Although the NATO allies’ approach so far — punishing Russia with economic sanctions — seems to assume that the conflict will remain constricted to Ukraine and near environs, any number of events could widen the war: Cyberattacks easily spool out across national boundaries; refugees by definition export political crises to new countries; and Putin has repeatedly drawn analogies between his dismissal of Ukraine’s independence and his similar beliefs about some of the Soviet Union’s other former satellite states.

In 2004, NATO expanded up to the Russian border by adding seven countries, including the former Soviet Baltic republics of Latvia, Lithuania and Estonia. In 2008, when NATO discussed taking Ukraine and Georgia into the alliance sometime in the future, Putin reacted sharply.

“It’s easy for Putin to convince the typical Russian that he had no choice but to do this because he says America rubbed the Russians’ face in the sand” by expanding NATO right up to Russia’s western borders, O’Hanlon said.

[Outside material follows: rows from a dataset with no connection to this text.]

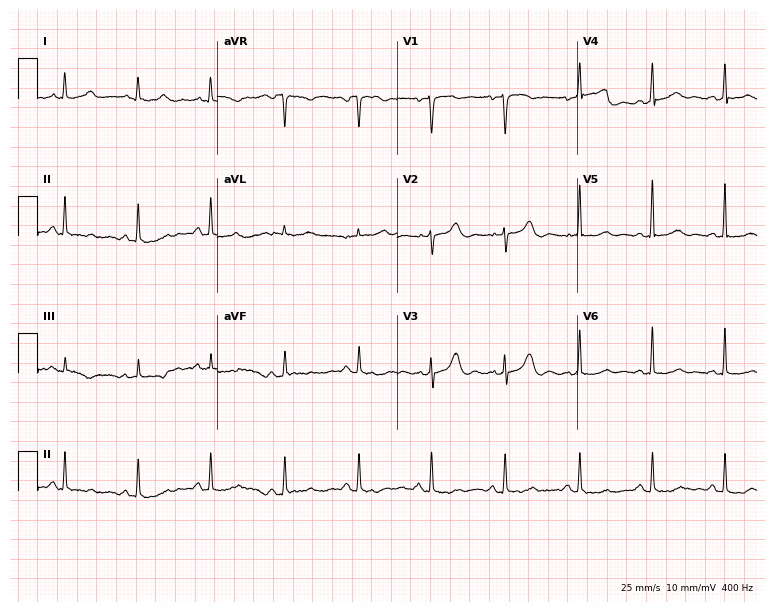
12-lead ECG from a woman, 54 years old. Screened for six findings — first-degree AV block, right bundle branch block, left bundle branch block, sinus bradycardia, atrial fibrillation, sinus tachycardia — none is recorded.
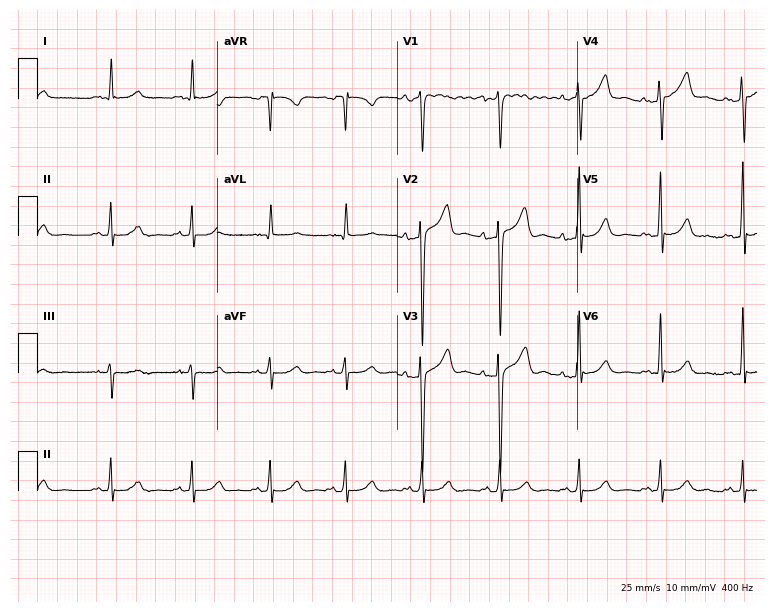
Standard 12-lead ECG recorded from a 67-year-old male (7.3-second recording at 400 Hz). Read as a normal ECG.
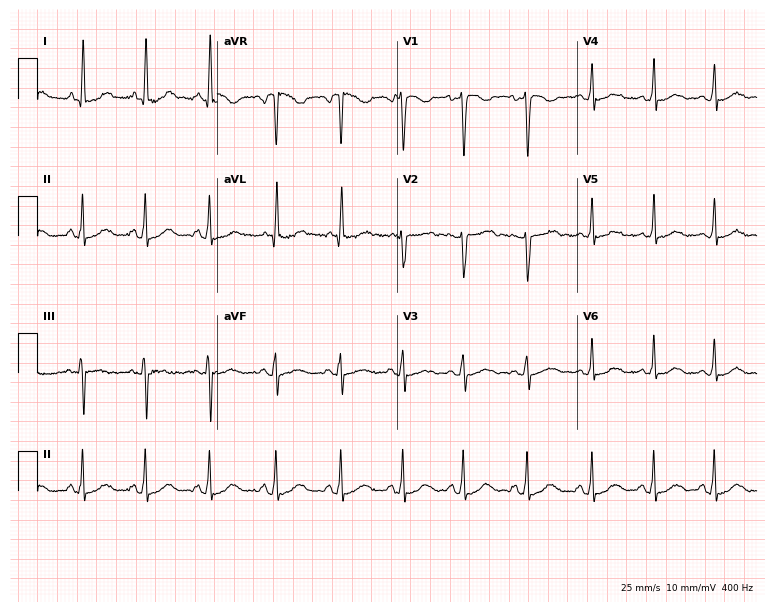
12-lead ECG (7.3-second recording at 400 Hz) from a 17-year-old woman. Screened for six findings — first-degree AV block, right bundle branch block, left bundle branch block, sinus bradycardia, atrial fibrillation, sinus tachycardia — none is recorded. Findings outside these six are not listed.
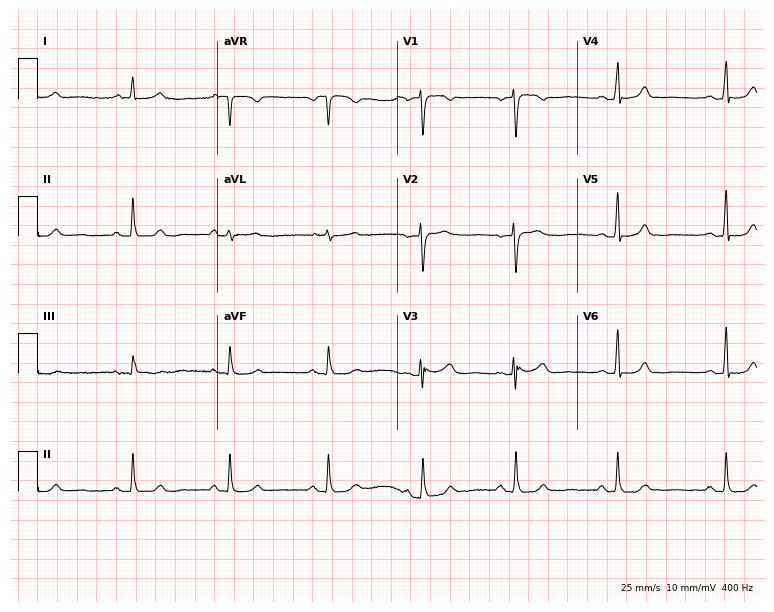
Resting 12-lead electrocardiogram. Patient: a female, 49 years old. None of these six findings is recorded: first-degree AV block, right bundle branch block, left bundle branch block, sinus bradycardia, atrial fibrillation, sinus tachycardia.
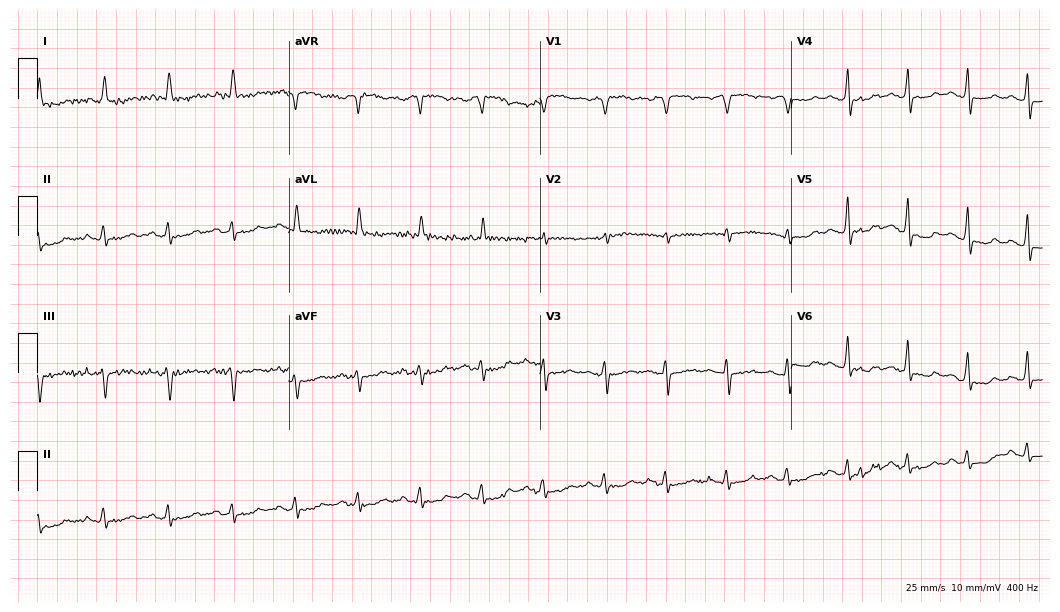
Standard 12-lead ECG recorded from an 84-year-old male (10.2-second recording at 400 Hz). None of these six findings is recorded: first-degree AV block, right bundle branch block, left bundle branch block, sinus bradycardia, atrial fibrillation, sinus tachycardia.
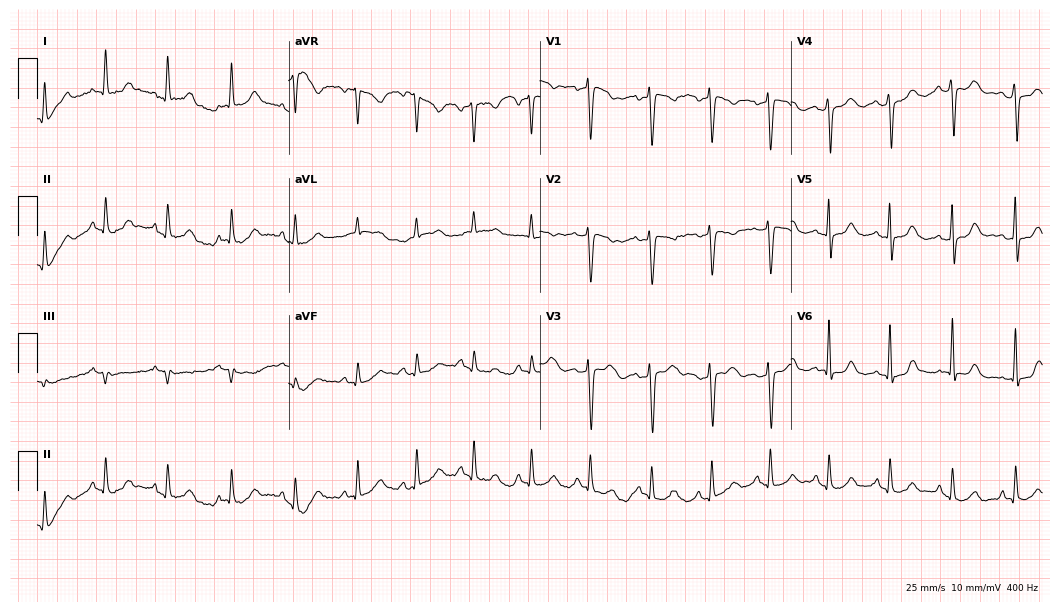
Electrocardiogram, a female, 45 years old. Overall reading on record: normal ECG.

The conflict in Ukraine will inevitably raise fears in those other former Soviet states that the Russian leader will come after them next, and any virus of anxiety in those NATO member countries will spread almost instantly to the rest of the 30-nation alliance.

Although many Americans will view the news of the coming weeks as noise about “a faraway place that we shouldn’t care about,” Benjamin said, that attitude may well be a luxury the country cannot afford. “Russia has always had the power to ruin your day — and the desire to do so.”